U.K. stocks advanced after Barclays Plc said its capital ratio remained strong and higher metals prices boosted raw-materials companies.
Barclays, Britain’s third-largest bank, gained 4 percent. Rio Tinto Group, the world’s third-biggest mining company, advanced to the highest level in more than two years. Schroders Plc, Europe’s largest publicly traded asset-management company by market value, rose 5.5 percent after profit beat estimates.
The FTSE 100 climbed 25.23, or 0.4 percent, to 5,875.19 at the 4:30 p.m. close in London. The gauge rallied 3.5 percent last week to the highest level in two years as the Federal Reserve pledged to buy more securities to boost the recovery.
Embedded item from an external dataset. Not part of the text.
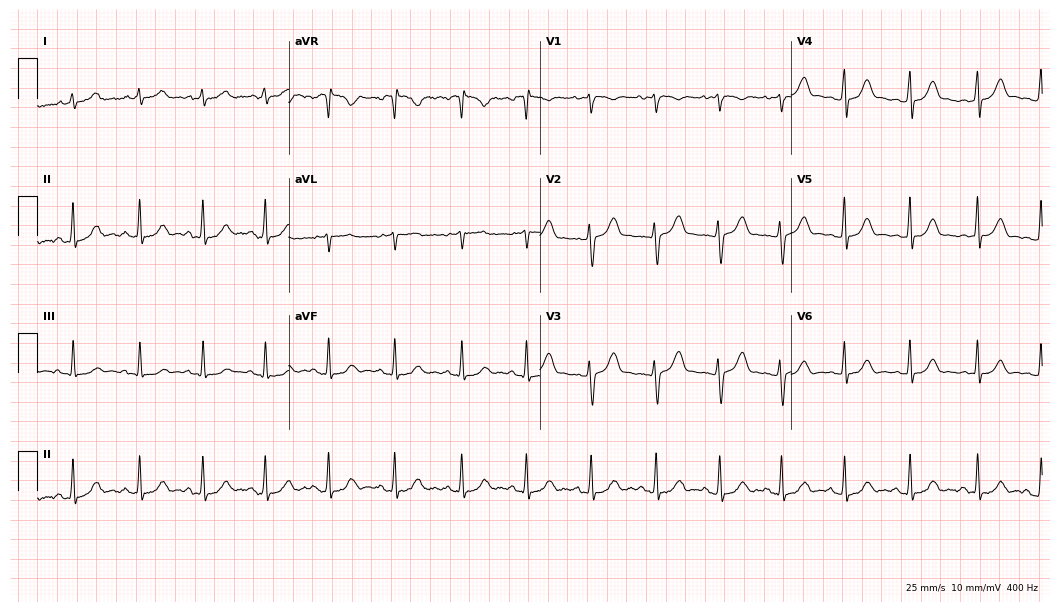
ECG (10.2-second recording at 400 Hz) — a 24-year-old woman. Labelled as a normal ECG.

The FTSE All-Share Index climbed 0.5 percent today, while Ireland’s ISEQ Index surged 1.9 percent as CRH Plc advanced.
“At least for now, the bulls have the upper hand,” said Giles Watts, the head of equities at City Index Ltd. in London. “Investors seem confident that last week’s glut of news has underpinned the market in the short term.”
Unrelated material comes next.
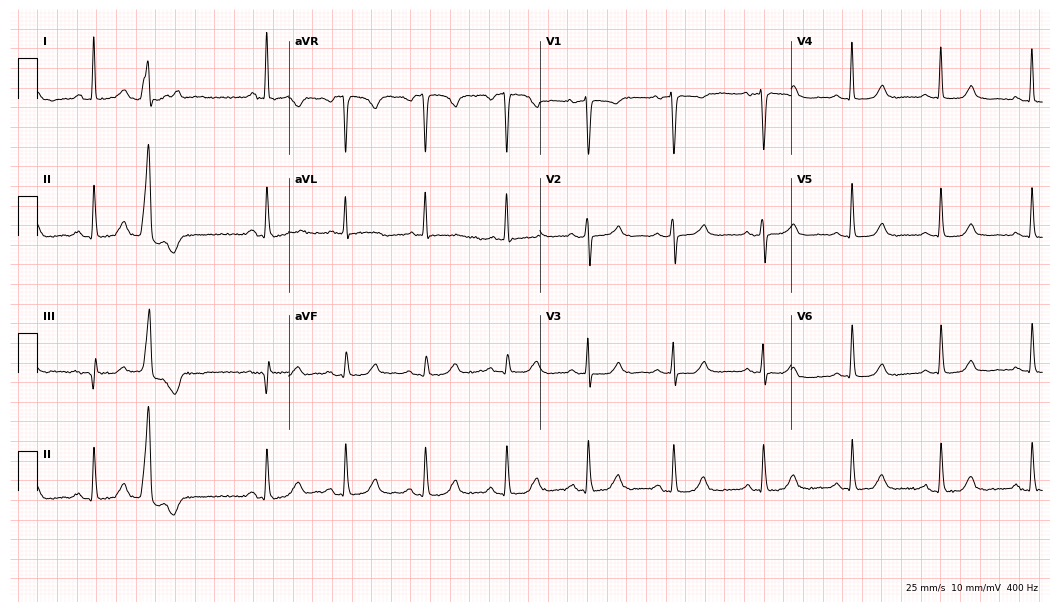
Electrocardiogram (10.2-second recording at 400 Hz), a 68-year-old female patient. Of the six screened findings (first-degree AV block, right bundle branch block (RBBB), left bundle branch block (LBBB), sinus bradycardia, atrial fibrillation (AF), sinus tachycardia), none is recorded. Only these six findings were labelled.

The FTSE 100 is trading near its most expensive level relative to estimated earnings since April, according to data compiled by Bloomberg.
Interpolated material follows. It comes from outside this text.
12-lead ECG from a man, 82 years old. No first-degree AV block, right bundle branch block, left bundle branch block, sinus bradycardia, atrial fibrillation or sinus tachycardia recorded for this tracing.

Barclays gained 4 percent to 297 pence after saying its capital ratio remained “strong” as quarterly profit declined 76 percent.
‘A Lot Better’
Barclays’s capital ratio “is a lot better than people will expect and should be taken really well by the market,” wrote Michael Helsby, an analyst at BofA Merrill Lynch, who has a “buy” rating on the stock. The Core Tier 1 ratio was 10 percent, unchanged from the first half, Barclays said.
Rio Tinto rose 2.8 percent to 4,454 pence, the highest level since July 2008. Xstrata Plc climbed 3.1 percent to 1,407.5 pence. Copper, lead, nickel and tin prices advanced on the London Metal Exchange.
Schroders rose 5.5 percent to 1,667 pence, the highest level in more than 12 years, after third-quarter pretax profit and net inflows beat expectations.
Randgold Resources Ltd., a producer of the metal in West Africa, rallied 4.6 percent to 6,265 pence, after saying third- quarter profit more than doubled after prices of the precious metal rose.
InterContinental Hotels Group Plc sank 5.2 percent to 1,140 pence as the owner of the Holiday Inn brand said third-quarter operating profit fell 7 percent to $115 million, excluding exceptional items.
Yell Group Plc slumped 21 percent to 12.37 pence. The publisher of the U.K.’s yellow pages directories said first-half sales dropped 8.9 percent to 895.7 million pounds ($1.45 billion). The company also said Michael Pocock will take over as chief executive officer from Jan. 1.
In Dublin, CRH gained 4.4 percent to 14.47 euros after saying the pace of revenue decline slowed in the third quarter.